To accelerate finding new and better treatments for neuroblastoma, we submitted a multi-investigator Program Project Grant (PPG) proposal entitled "Biology and Therapy of High-Risk Neuroblastoma" to the National Cancer Institute (NCI) with Dr. Robert C. Seeger at Childrens Hospital Los Angeles as the Principal Investigator. The proposal received an outstanding score from reviewers, and the NCI awarded funding for 5 years (2000-2005) to support laboratory and clinical trials research. In 2005, following the initial award, we again received an outstanding score for our work in Neuroblastoma

research and was awarded funding for an additional 5 years (2006-2010) (see NEWS section for details).

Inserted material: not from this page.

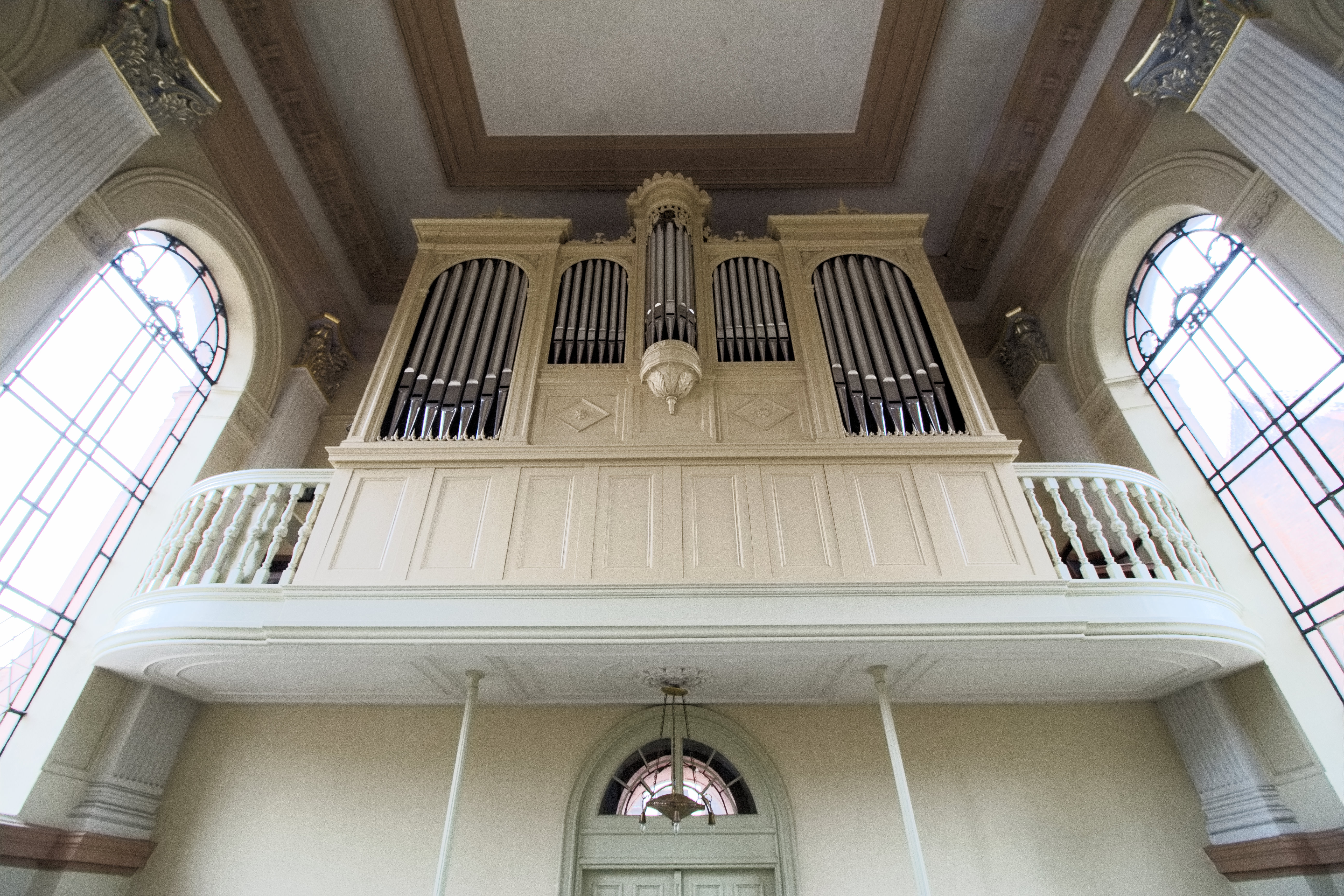 Friedrichstadt (Schleswig-Holstein): Remonstrantenkirche, Innenansicht

The award of the PPG allowed us to form the NANT Consortium, which is comprised of a wide geographic group of institutions throughout North America, committed to working together on clinical trials of novel approaches to treating high-risk neuroblastoma. The NANT consortium is led by pediatric oncologist Dr. Katherine K. Matthay (UCSF) and the NANT Operations Center operates under the direction of Dr. Judith Villablanca (CHLA), NANT Medical Director, and Dr. Araz Marachelian (CHLA), NANT Assistant Medical Director. Through their leadership, and in conjunction with the efforts of Dr. Seeger and other PPG Project Leaders, the NANT Consortium has grown from 8 participating sites to 15 sites within the last 10 years.

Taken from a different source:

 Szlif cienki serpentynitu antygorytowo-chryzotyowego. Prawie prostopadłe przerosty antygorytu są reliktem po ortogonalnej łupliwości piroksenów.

The NANT Consortium continues to discover new targeted therapies for high-risk neuroblastoma through collaborative laboratory efforts performed at various NANT institutions. With the vision in mind, we are working towards developing new therapies that are effective against neuroblastoma cells resistant to chemotherapy, irradiation, and retinoic acid. These new findings result in the conduct of early clinical trials (phase I and II) that determine the potential for such novel approaches to improve the outcome of patients with high-risk neuroblastoma.

These therapies may also be important for other cancers of children and adults. Promising new therapies pioneered by the NANT consortium are proposed to the Children's Oncology Group for testing in large-scale trials that are necessary for proving the value of any new therapy in treating neuroblastoma.